TASK TO COMPLETE>
Give the listing below again exactly, but without any of its pictures.

━━ EXCERPTED RECORDS

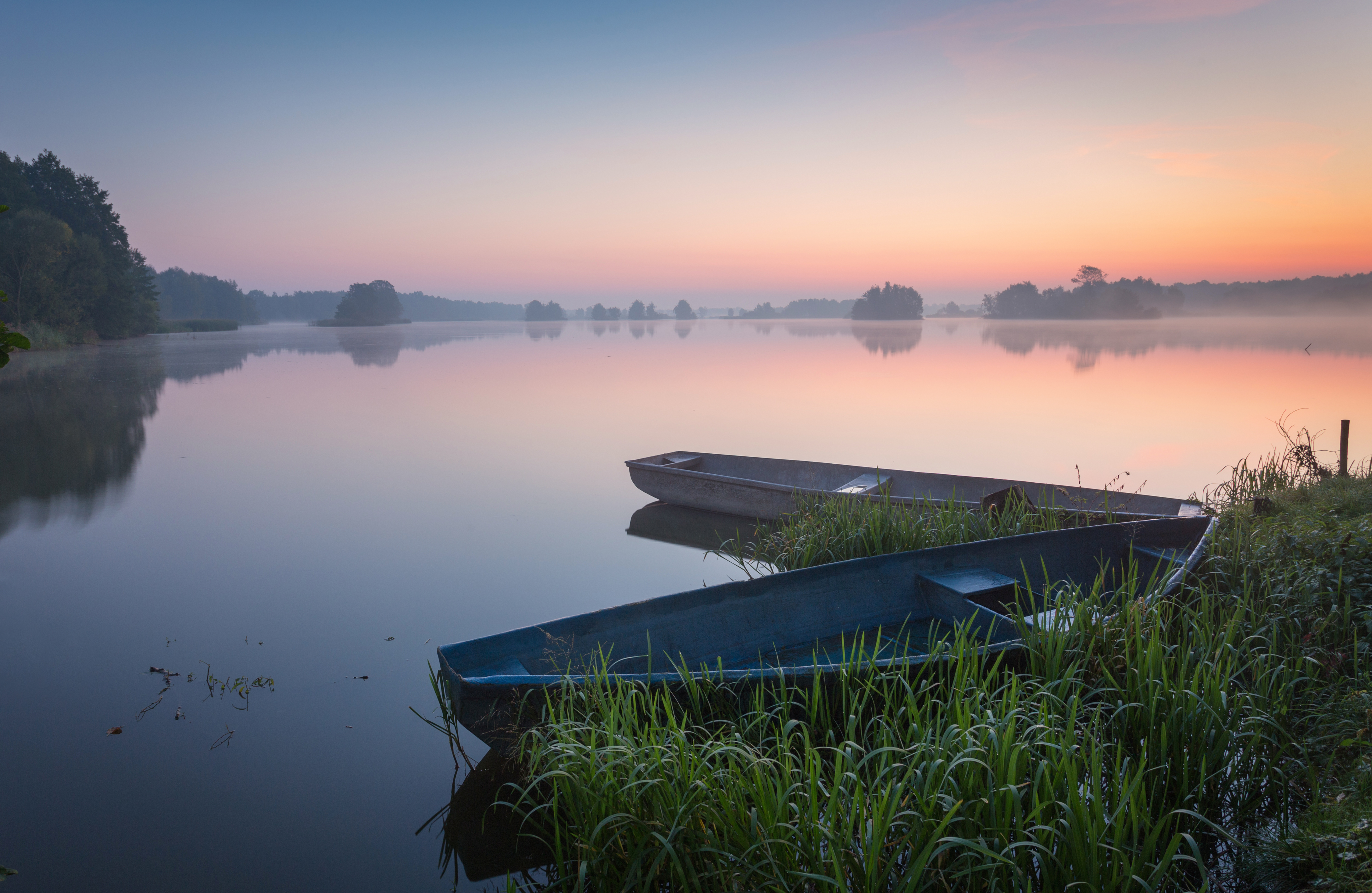 Rezerwat przyrody: Stawy Milickie. Staw Niezgoda This is a photography of protected area with CRFOP ID PL.ZIPOP.1393.RP.1109
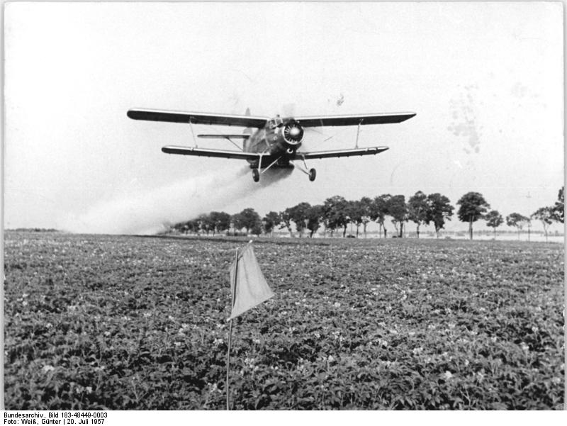 LPG Görka, Kartoffelkäferbekämpfung, Agrarflieger Zentralbild Weiß Weiß-Noa 20.7.1957 Kartoffelkäferbekämpfung mit dem Flugzeug. Stäubemittel gegen Kartoffelkäfer wurden am Donnerstagabend mit einem Doppeldecker der Deutschen Lufthansa auf rund 70 Hektar Kartoffelfläche der Landwirtschaftlichen Produktionsgenossenschaft Görka, Kreis Pelzig und Menzlin im Kreis Anklam gestreut. Insgesamt sollen in diesem Kreis die Schädlinge auf 900 Hektar aus der Luft bestäubt werden. Bei einer Streuungsmenge von 20 Kilogramm pro Hektar schafft das Flugzeug mit einer Ladung Stäubemittel 32 Hektar. Die Stundenleistung beträgt mit Laden, Start und Anflug rund 20 Hektar. Zur Orientierung des Piloten werden in Abständen von 30 Metern abwechsend rote und weiße Fähnchen an den Waldrändern aufgesteckt. UBz: Der Doppeldecker vom Typ An 2 im Einsatz über einem 12 ha-Schlag der LPG Görka.
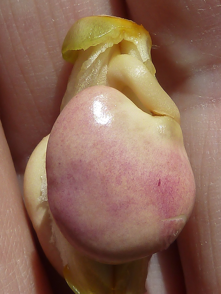 Acanthus mollis (Acanto): Semilla inmadura in situ en el interior de un fruto abierto - Parque del Buen Retiro, Madrid (España).
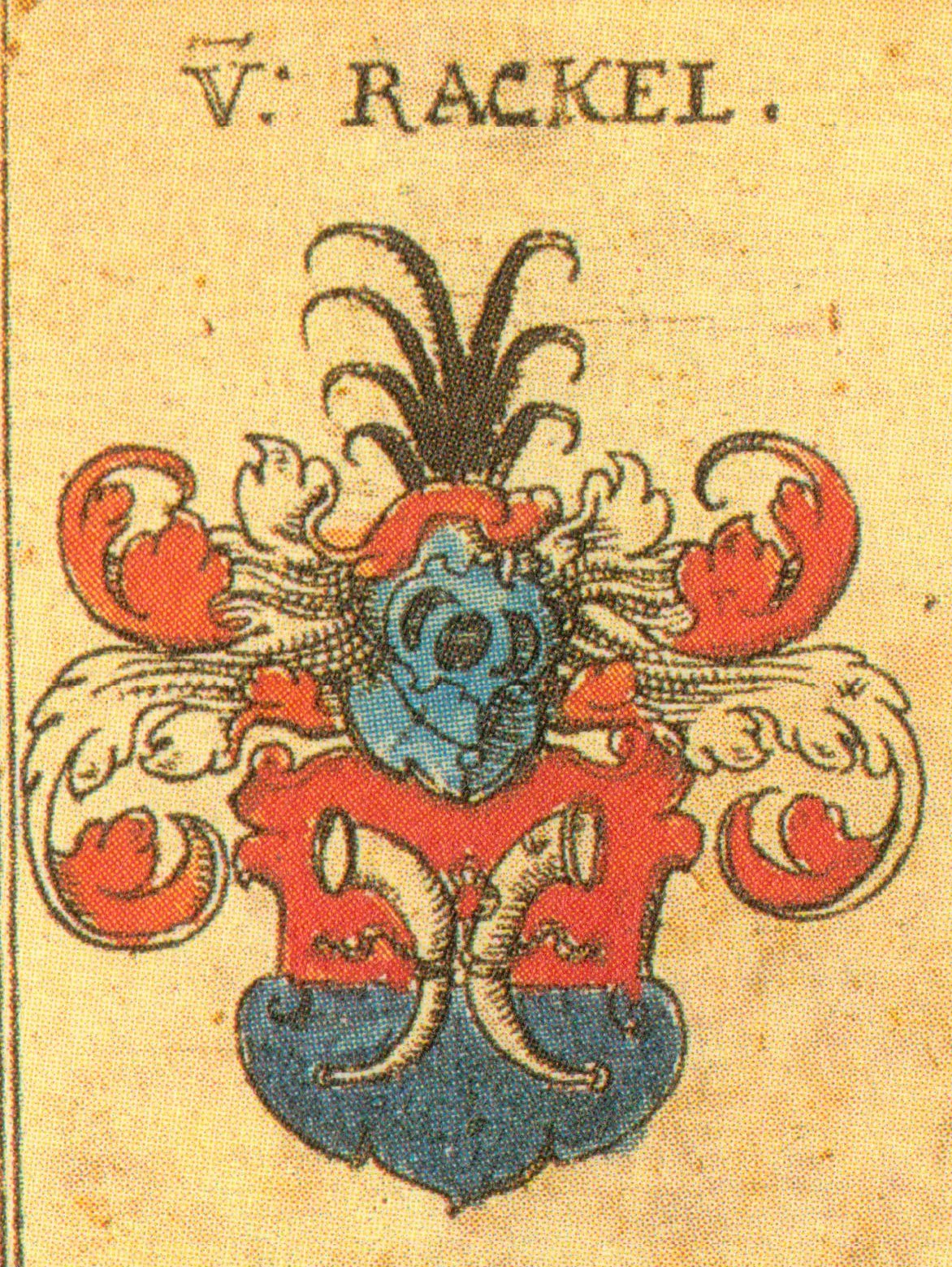 Wappen derer von Rackel
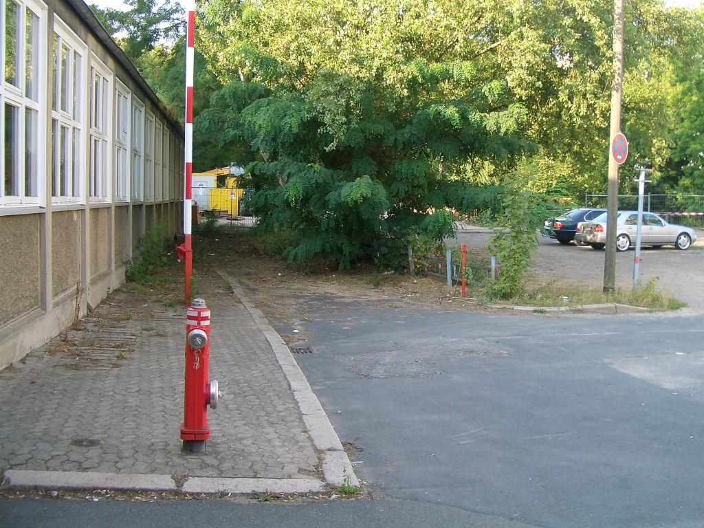 Reste der früheren Straße Nickelnkulk in Braunschweig Höhe Geiershagen. Die linke Bordsteinkante gehört zum Nickelnkulk.
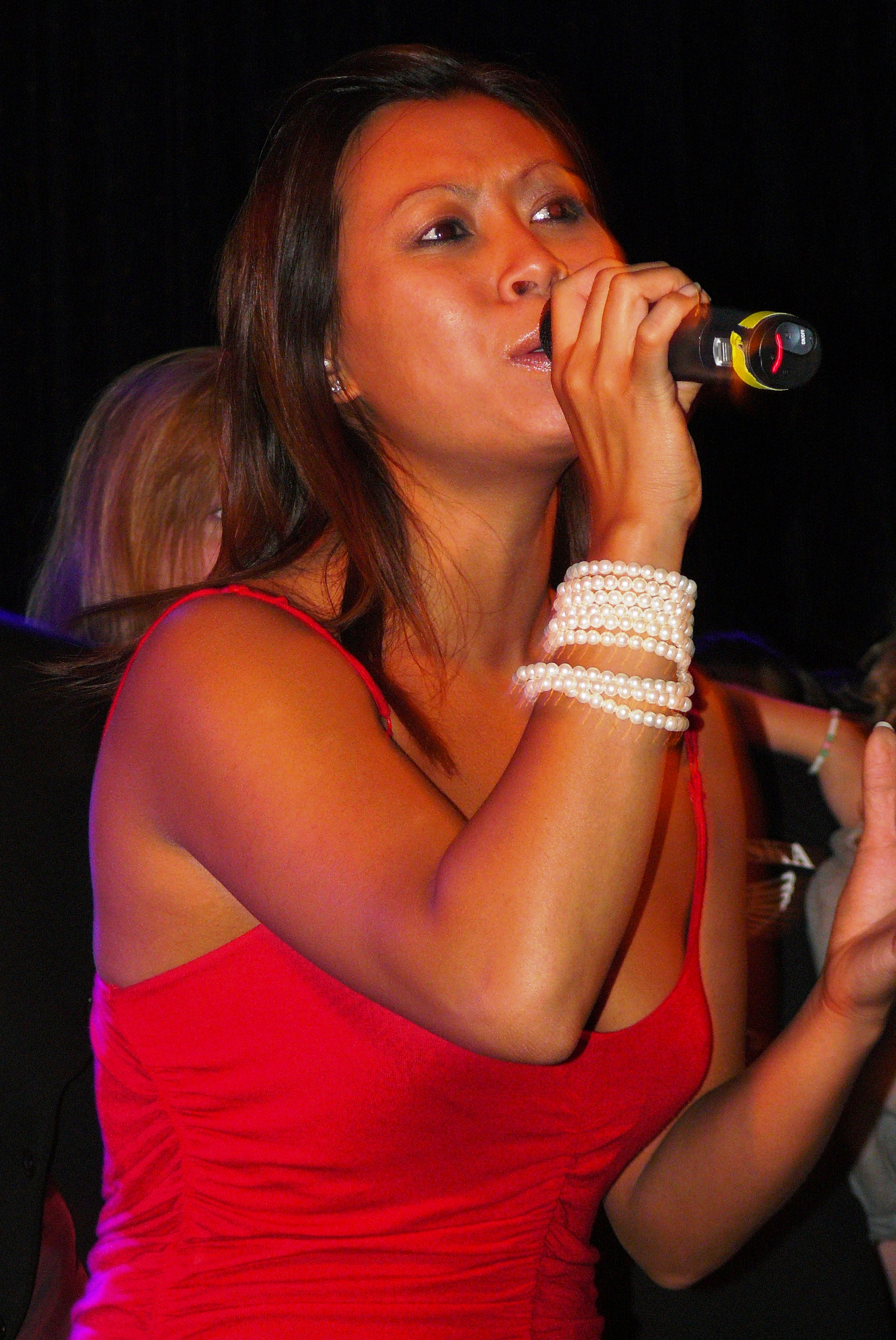 Phung Hang

━━━━

REPLY>
 Rezerwat przyrody: Stawy Milickie. Staw Niezgoda This is a photography of protected area with CRFOP ID PL.ZIPOP.1393.RP.1109
 LPG Görka, Kartoffelkäferbekämpfung, Agrarflieger Zentralbild Weiß Weiß-Noa 20.7.1957 Kartoffelkäferbekämpfung mit dem Flugzeug. Stäubemittel gegen Kartoffelkäfer wurden am Donnerstagabend mit einem Doppeldecker der Deutschen Lufthansa auf rund 70 Hektar Kartoffelfläche der Landwirtschaftlichen Produktionsgenossenschaft Görka, Kreis Pelzig und Menzlin im Kreis Anklam gestreut. Insgesamt sollen in diesem Kreis die Schädlinge auf 900 Hektar aus der Luft bestäubt werden. Bei einer Streuungsmenge von 20 Kilogramm pro Hektar schafft das Flugzeug mit einer Ladung Stäubemittel 32 Hektar. Die Stundenleistung beträgt mit Laden, Start und Anflug rund 20 Hektar. Zur Orientierung des Piloten werden in Abständen von 30 Metern abwechsend rote und weiße Fähnchen an den Waldrändern aufgesteckt. UBz: Der Doppeldecker vom Typ An 2 im Einsatz über einem 12 ha-Schlag der LPG Görka.
 Acanthus mollis (Acanto): Semilla inmadura in situ en el interior de un fruto abierto - Parque del Buen Retiro, Madrid (España).
 Wappen derer von Rackel
 Reste der früheren Straße Nickelnkulk in Braunschweig Höhe Geiershagen. Die linke Bordsteinkante gehört zum Nickelnkulk.
 Phung Hang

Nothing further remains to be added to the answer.